• _TASK DESCRIPTION_
Could you copy the data that follows exactly as written, but drop the pictures?

══ DATA

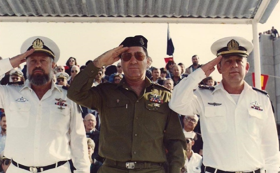 העברת פיקוד חיל הים מאברהם בן שושן משמאל למיכה רם בימין. הרמטכ"ל דן שומרון במרכז פברואר 1989
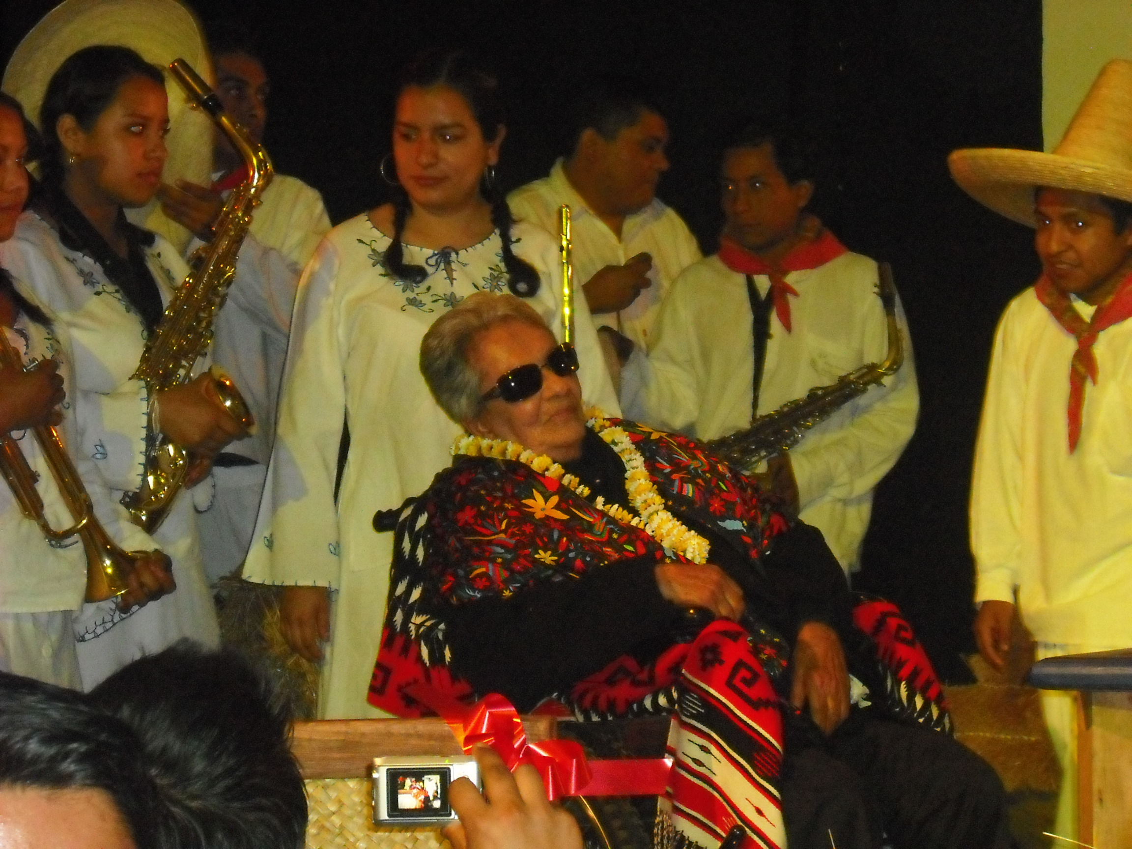 Durante el homenaje dedicado a la gran Chavela Vargas en Tepoztlán, Morelos, el 23 de noviembre de 2009. Aquí aparece con parte de la Banda de Tlayacapan.
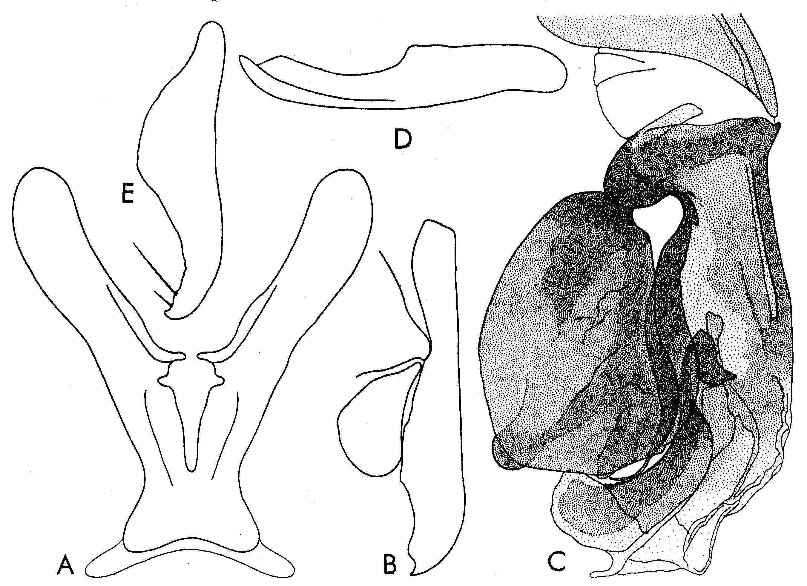 Genitalia speciei Sarcophaga susteri Lehrer. Operã personalã. Andy Z. Lehrer, 1959

════

• _SOLVED EXERCISE_
 העברת פיקוד חיל הים מאברהם בן שושן משמאל למיכה רם בימין. הרמטכ"ל דן שומרון במרכז פברואר 1989
 Durante el homenaje dedicado a la gran Chavela Vargas en Tepoztlán, Morelos, el 23 de noviembre de 2009. Aquí aparece con parte de la Banda de Tlayacapan.
 Genitalia speciei Sarcophaga susteri Lehrer. Operã personalã. Andy Z. Lehrer, 1959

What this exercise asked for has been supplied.